# Problem 10: Political Network Connections

In this problem, you will analyze the network connections and strength between all persons and organizations in the *Trump World* using a combination of hash tables (i.e., dictionaries) and pandas dataframe.  

## The dataset

The dataset for this problem is built from public records, news reports, and other sources on the Trump family, his Cabinet picks, and top advisers - more than 1,500 people and organizations altogether. 

Each row represents a connection between a person and an organization (e.g., The Trump Organization Inc. and Donald J. Trump), a person and another person (e.g., Donald J. Trump and Linda McMahon), or two organizations (e.g., Bedford Hills Corp. and Seven Springs LLC).

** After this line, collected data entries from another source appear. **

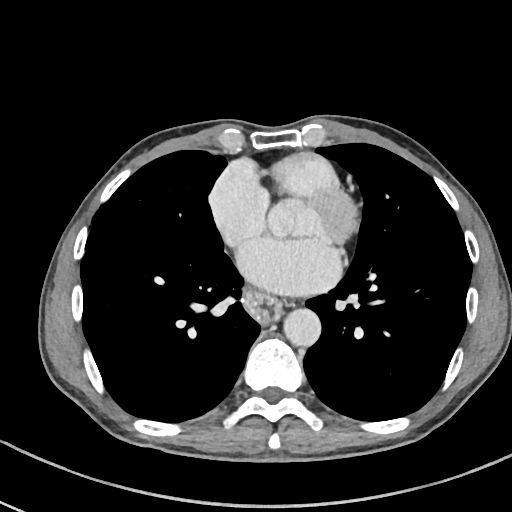

Lower-chest slice from an abdominal CT, just above the liver and spleen — axial view — soft-tissue window (W 400 / L 40)
The heart and lungs are never labeled in this dataset, so they have no box on this slice.
Organ boxes in pixel coordinates; each row gives the top-left (x1, y1) and bottom-right (x2, y2) corners.
| organ | x1 | y1 | x2 | y2 |
|---|---|---|---|---|
| esophagus | 243 | 291 | 281 | 326 |
| aorta | 283 | 308 | 320 | 346 |
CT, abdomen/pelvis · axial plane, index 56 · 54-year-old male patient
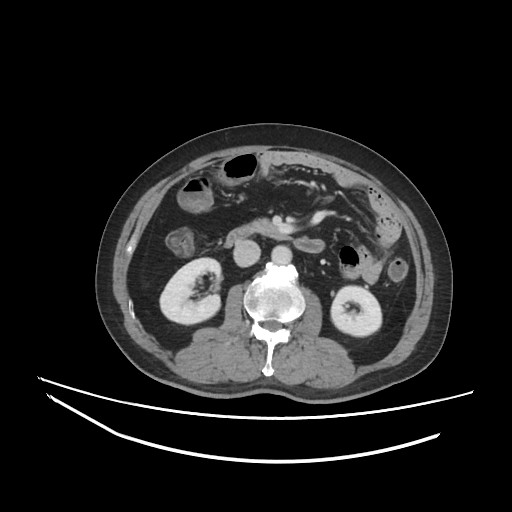

{"organs":{"right kidney":[160,257,221,324],"left kidney":[331,286,381,336],"aorta":[271,245,292,264],"inferior vena cava":[233,240,260,266],"pancreas":[250,218,286,239],"duodenum":[225,226,324,252]}}
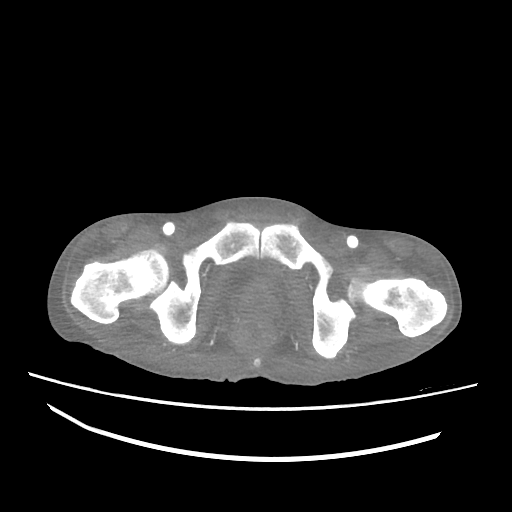 CT, abdomen/pelvis; axial view; soft-tissue window (W 400 / L 40); 47-year-old male patient
Box edges are left/top/right/bottom in pixels. 2 labeled organs on this slice — bladder at left=222, top=257, right=272, bottom=297; prostate/uterus at left=231, top=284, right=279, bottom=321.
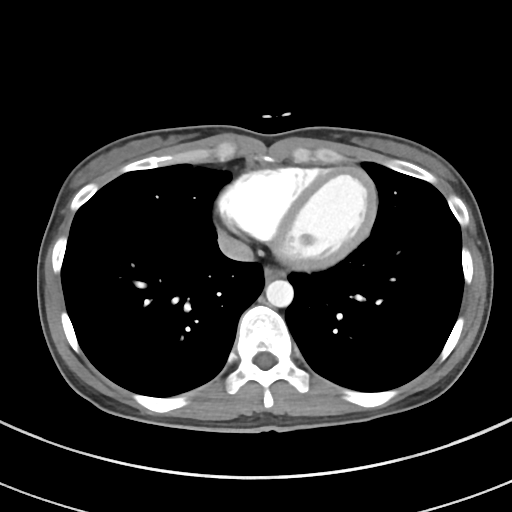
CT of the abdomen reaching into the lower chest, slice just above the liver and spleen · axial plane, index 79 · W/L 400/40 HU · scan has 15 labeled organs (counted over the whole 3D scan, not this slice; an organ is boxed only where this slice passes through it)
No part of the heart or lungs is labeled in this dataset, so neither has a box here. Boxes: x1:y1:x2:y2 in pixels. The annotated organs in this slice are: inferior vena cava at 218:235:253:262, esophagus at 263:266:283:281, aorta at 266:280:293:307.
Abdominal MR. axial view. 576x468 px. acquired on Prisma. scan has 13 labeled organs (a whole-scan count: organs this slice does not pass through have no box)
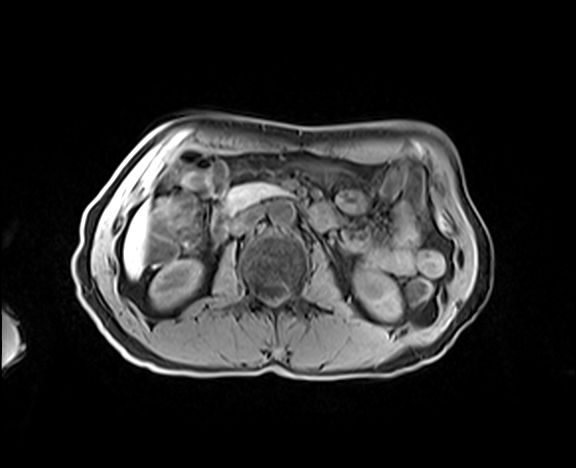

<organs><organ name="right kidney" x1="150" y1="259" x2="202" y2="308"/><organ name="left kidney" x1="354" y1="266" x2="400" y2="319"/><organ name="liver" x1="124" y1="205" x2="148" y2="278"/><organ name="aorta" x1="269" y1="200" x2="295" y2="225"/><organ name="inferior vena cava" x1="229" y1="206" x2="263" y2="234"/><organ name="pancreas" x1="223" y1="182" x2="290" y2="213"/><organ name="duodenum" x1="211" y1="208" x2="230" y2="241"/></organs>

Source: https://www.buzzfeednews.com/article/johntemplon/help-us-map-trumpworld

Before starting, please run the following cell to set up the environment and import the data to `Network`.

In [None]:
import math
import pandas as pd
import numpy as np
from collections import defaultdict

Network = pd.read_csv("./resource/asnlib/publicdata/network/network.csv", encoding='latin-1' )
assert len(Network) == 3380
Network.head()

**Exercise 0** (1 points). Create a subset of the data frame named `Network_sub`, keeping only records where `Entity B` contains the keyword "TRUMP" (not case sensitive).

In [None]:
# Store the subset in Network_sub
###
### YOUR CODE HERE
###


In [None]:
# Test cell: `test_subset`

assert type(Network_sub)==pd.DataFrame, "Your subset is not a panda dataframe"
assert list(Network_sub)==['Entity A Type','Entity A','Entity B Type','Entity B','Connection_Strength'], "Your subset columns are not consistent with the master dataset"
assert len(Network_sub)==648, "The length of your subset is not correct"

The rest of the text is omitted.